(Stored data)
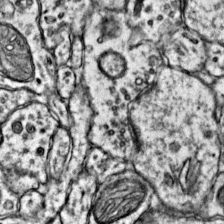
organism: Mouse
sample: Primary visual cortex
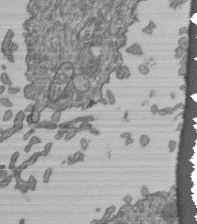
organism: Human
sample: Retinal organoid Rod and Cone cells
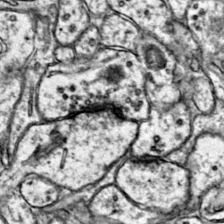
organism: Mouse
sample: Primary visual cortex
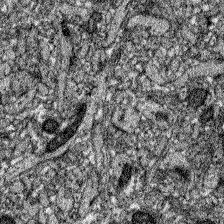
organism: Zebrafish
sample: Larval olfactory bulb
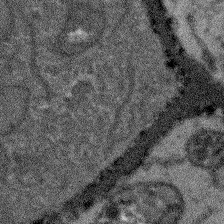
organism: Arabidopsis thaliana
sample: Root tip
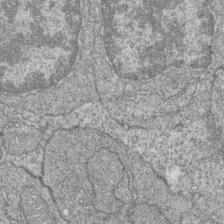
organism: Zebrafish
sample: Cilia; retinal pigment epithelium
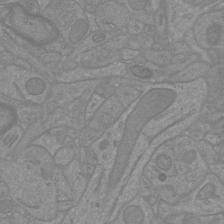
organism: Mouse
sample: Cortical neurons
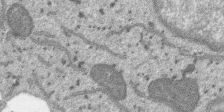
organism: Human
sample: Lung epithelial cells infected with SARS-CoV-2
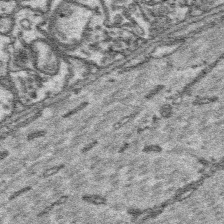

Work order -> All of the lines above should be copied exactly, apart from the pictures.

Output of the exercise ->
organism: Mouse
sample: Primary visual cortex
organism: Human
sample: Retinal organoid Rod and Cone cells
organism: Mouse
sample: Primary visual cortex
organism: Zebrafish
sample: Larval olfactory bulb
organism: Arabidopsis thaliana
sample: Root tip
organism: Zebrafish
sample: Cilia; retinal pigment epithelium
organism: Mouse
sample: Cortical neurons
organism: Human
sample: Lung epithelial cells infected with SARS-CoV-2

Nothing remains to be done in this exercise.